Ghentun ne répondit pas non plus à cette question. Ils savaient tous les deux que c’était en effet probable, d’où la création des Gradins.

— Et pourtant, veillée après veillée, les générateurs faiblissent, reprit-elle. Le Chaos est impatient. Dans combien de temps croyez-vous que le Bibliothécaire acceptera de vous écouter ?

— Bientôt.

— On ne peut pas prévoir les réactions des Eidolons. J’ai compris cela il y a bien longtemps. Si le Bibliothécaire n’est toujours pas content…

Son bras jaillit comme l’éclair et attrapa le livre dans le sac de Ghentun. Ses doigts étaient si puissants qu’ils menaçaient de le réduire en poussière.

— Ah, un petit trésor archaïque ! Vous avez volé cela à votre sama, l’accusat-elle.

— À son prédécesseur, en fait.

— Intéressant ?

— C’est imprimé dans les caractères employés par nos créatures. Le texte change chaque fois que je le lis, aussi n’est-il sans doute pas fait pour nos yeux.

— Dans ce cas, pourquoi vous fatiguer ?

— Par curiosité. Et peut-être parce que je me sens coupable, répondit Ghentun avec détachement et une pointe de gêne. N’êtes-vous pas curieuse de savoir ce que le Bibliothécaire leur réserve ?
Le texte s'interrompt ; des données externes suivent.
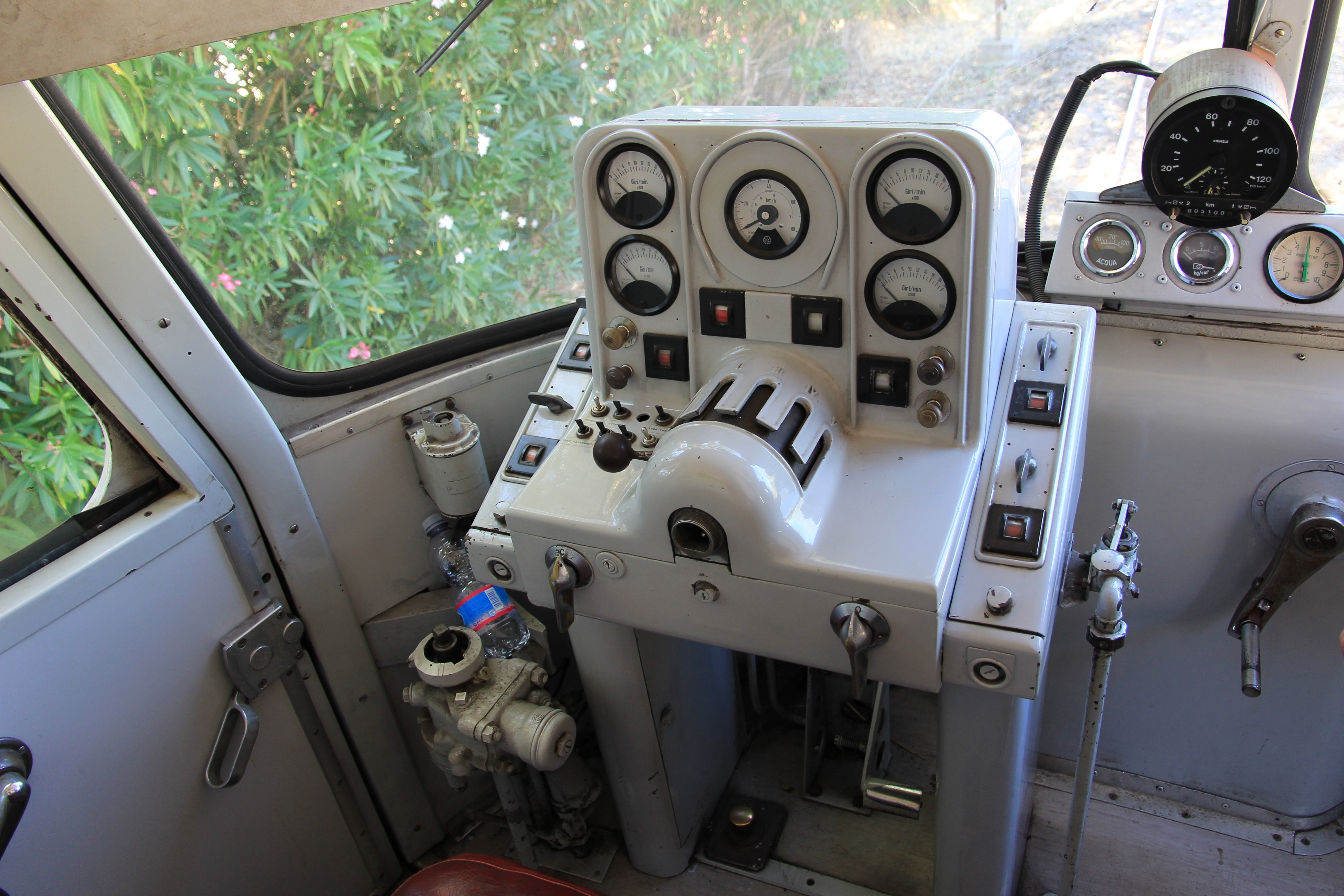 Automotrice ADm 51–61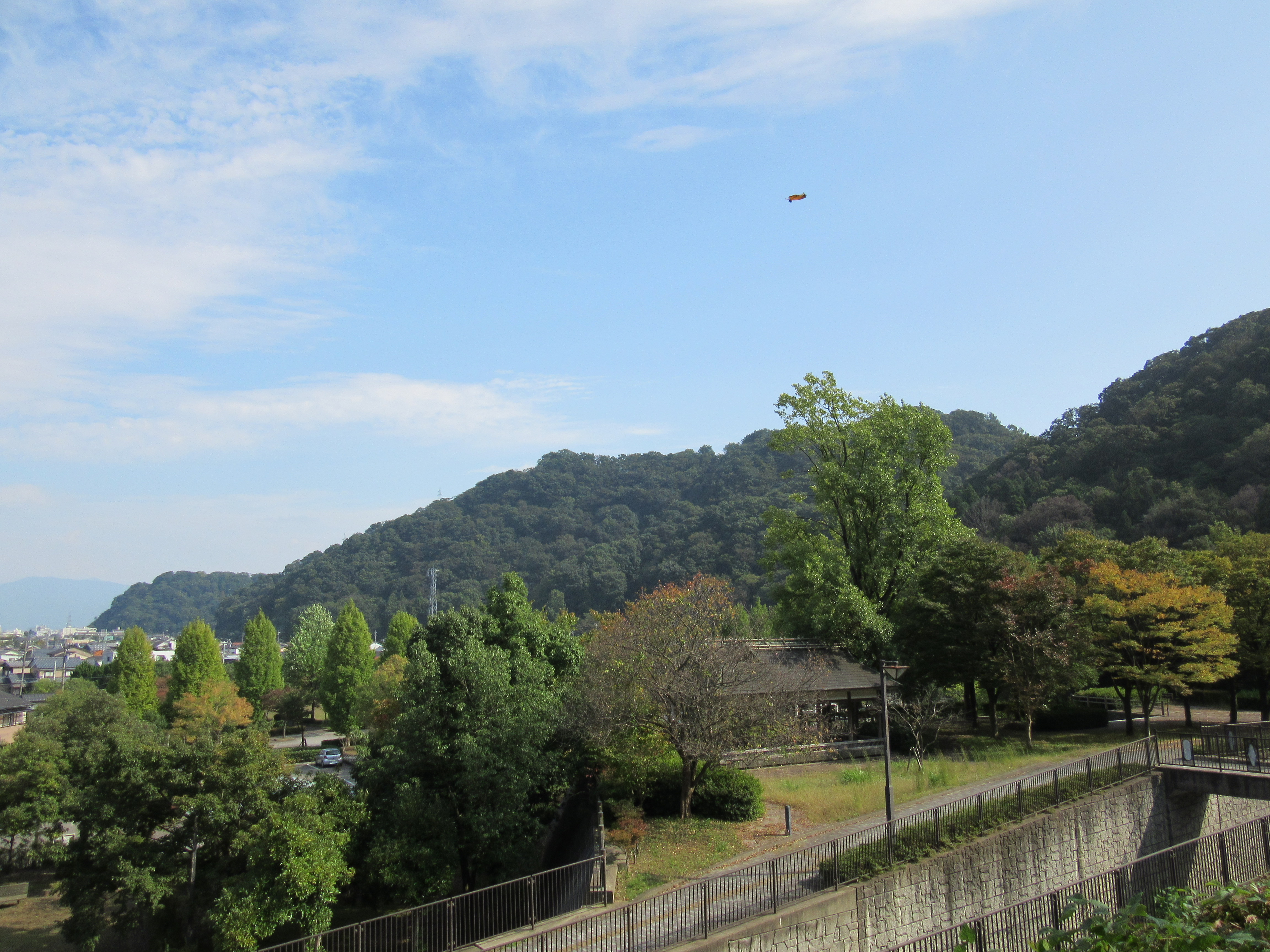 八幡山 (福井県)

La Modeleuse renifla avec mépris.

— Nous pourrions recommencer. Il est toujours possible d’apporter des améliorations. (Elle semblait peu encline à interrompre son travail courant, quand bien même elle comprenait et ressentait la nécessité d’une intervention rapide.) Combien de temps avons-nous devant nous ? Quelques milliers d’années ?

— J’en doute.

Il lui fit signe de retourner le livre. Les doigts presque enfoncés dans la reliure, elle s’exécuta à contrecœur. Lentement, la couverture se remit de ce contact.

— C’est notre dernière récolte, ajouta-t-il. Ce sera cette génération ou rien.